Airdate: May 30th, 2023
 

Our guest on The Spark Tuesday says he writes weird stories.

Cliff Lewis’ debut novel is called We The Future and it’s about an asthmatic boy, Jonah, who is worried about his future as the climate is changing and is thrown a lifeline from Sunny, a girl visiting from the future. Along the way Jonah is tasked with recruiting 600 of his classmates to fight climate change.

Cliff Lewis talked about his inspiration for writing the book,”I had an experience a few years ago in my community that really changed my life and changed the lives of a lot of people in our town in Lancaster, Pennsylvania. There was a congressional campaign and my family volunteered to get involved, and we were using our house as a staging location and as a little bit of backup support. The campaign sent this crew of young climate activists from a group called the Sunrise Movement. They came to our house. They helped us run the operation. And it was meeting these young activists that completely reshaped my understanding of the crisis and what people can do about it. They worked with such incredible urgency like like not like a workaholic that can’t pull themselves away from their smartphone, but like like a first responder on their way to a four alarm fire. And it was that urgency that I saw in their eyes and the sense of community and camaraderie that they had all the while that really lit the spark that led to what is now this book called We The Future.”

Lewis said the book is geared middle-school aged kids,” I was listening to an interview actually with the author David Wallace-Wells, who wrote an excellent book called The Uninhabitable Earth, which is exploring worst case scenarios around the climate crisis. And in that interview, he said, We have so few stories. Even though climate crisis is arguably the defining historical event of this century, we have so few stories and so few examples of popular storytelling that really directly tackle this subject. We’ve got a lot of popular storytelling that tangentially addresses it or metaphorically addresses it, but what about stories that directly address it? And he was saying there is there’s a dearth of that. And as a writer myself and a creative person, it was like I felt this the calling come upon me in that moment and the spark of that idea sort of lit in that moment. And I thought, I can do this. I can write a story. And more specifically, yeah, I can write a story for young readers. That’s just something I’ve always had a passion to do, is to is to communicate with young people.”

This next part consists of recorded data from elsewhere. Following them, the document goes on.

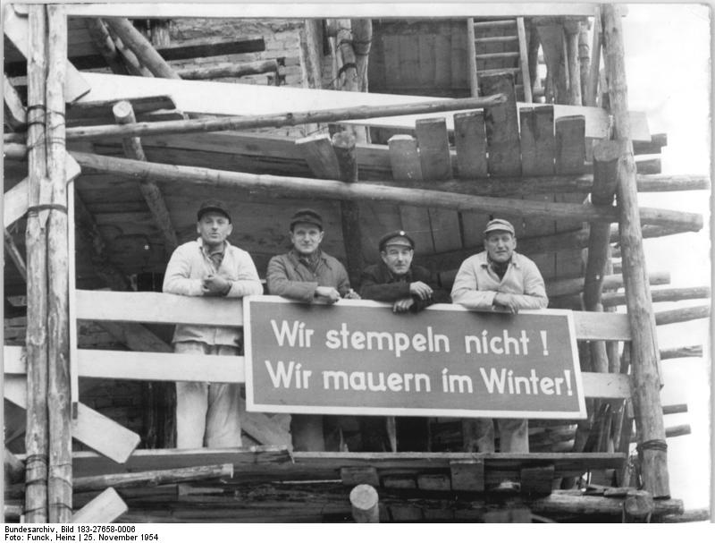 Berlin, Baustelle Weissensee, Bauarbeiter, Plakat Zentralbild Funck He-Qu 6 Mot. 25.11.1954 Winterbau im demokratischen Sektor. Während die Bauarbeiter in den Westsektoren im Winter stempeln müssen, wird im demokratischen Sektor trotz Frost und Kälte weiter gearbeitet. (vlnr) Hucker Erich Schultz, Monteur Willy Moondau, Maschinist Otto Herter und Maurer Willy Wolf auf der Baustelle des VEB Volksbau, Baustelle Weissensee.
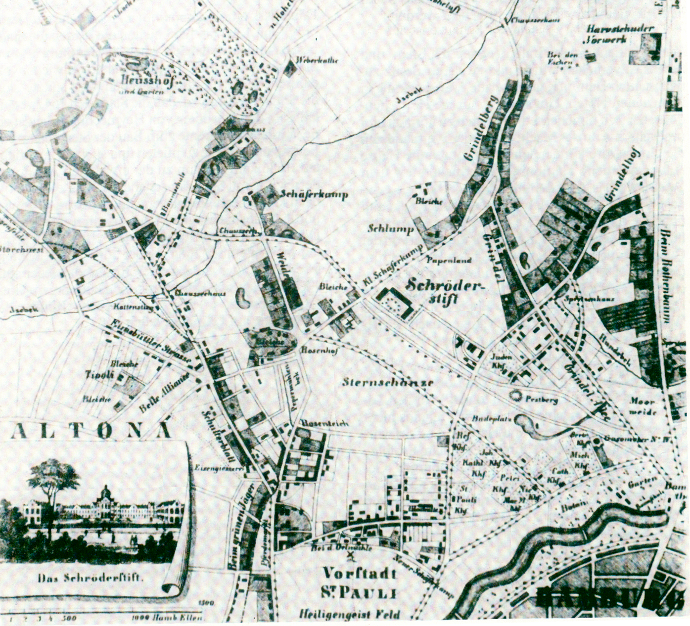 karte: Das Schröderstift und dessen nächste Umgebung. Entworfen und gezeichnet von Johann Schröder, 1853; aus: Projektgruppe Wohnen im Stadtteil: Der Schulterblatt. Ein Viertel verändert sich. Hamburg 1982, S. 11
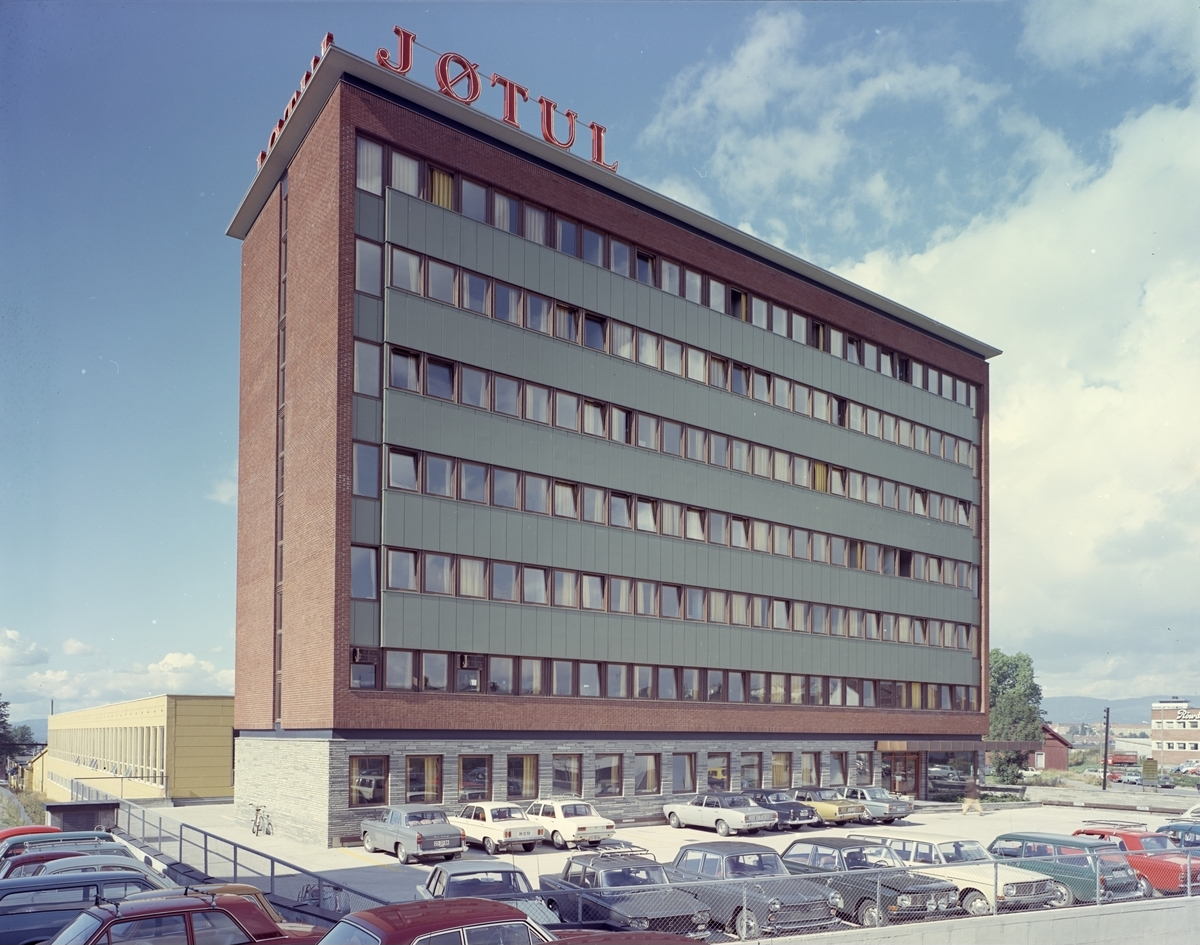 Jøtuls kontorbygg i Grenseveien 97, Oslo
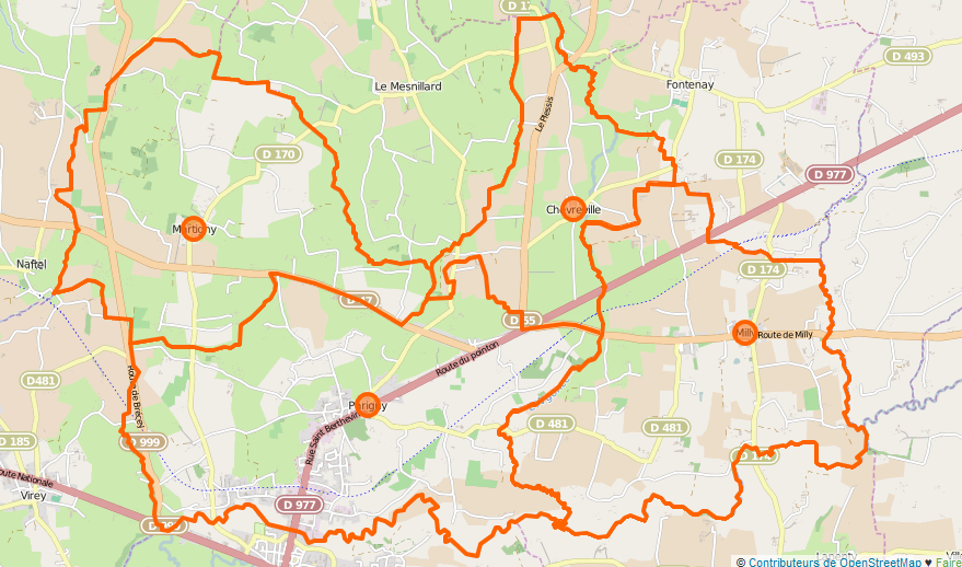 Carte de Grandparigny , commune nouvelle

Jonah is the main character in the story but Sunny, the girl from the future, has a big impact on Jonah and what he has to do to fight climate change,”He’s tried to strip his life of anything that grows his carbon footprint and he’s trying to basically tackle the climate crisis as a one kid army alone. And the big message that Sunny brings to Jonah at the opening of the story is only you can save the world, but you’ll never do it alone. And she encourages him to network out, to build connections, to organize, and then build those friendships. Because it’s not just about networking. Networking is when I say networking, it sounds very functional, very utilitarian. But what we’re really talking about when you’re organizing together with other people who are who are feeling the same passion that you are, who are facing the same fears that you are, that’s not just a network, that those are friendships, and some of those friendships can last a lifetime. So, Jonah, at the beginning of the story is a very lonely kid. And through this journey of organizing and friend building and advocating for a better future, he finds with the help of Sunny the friendships that he had so desperately needed when the story began.”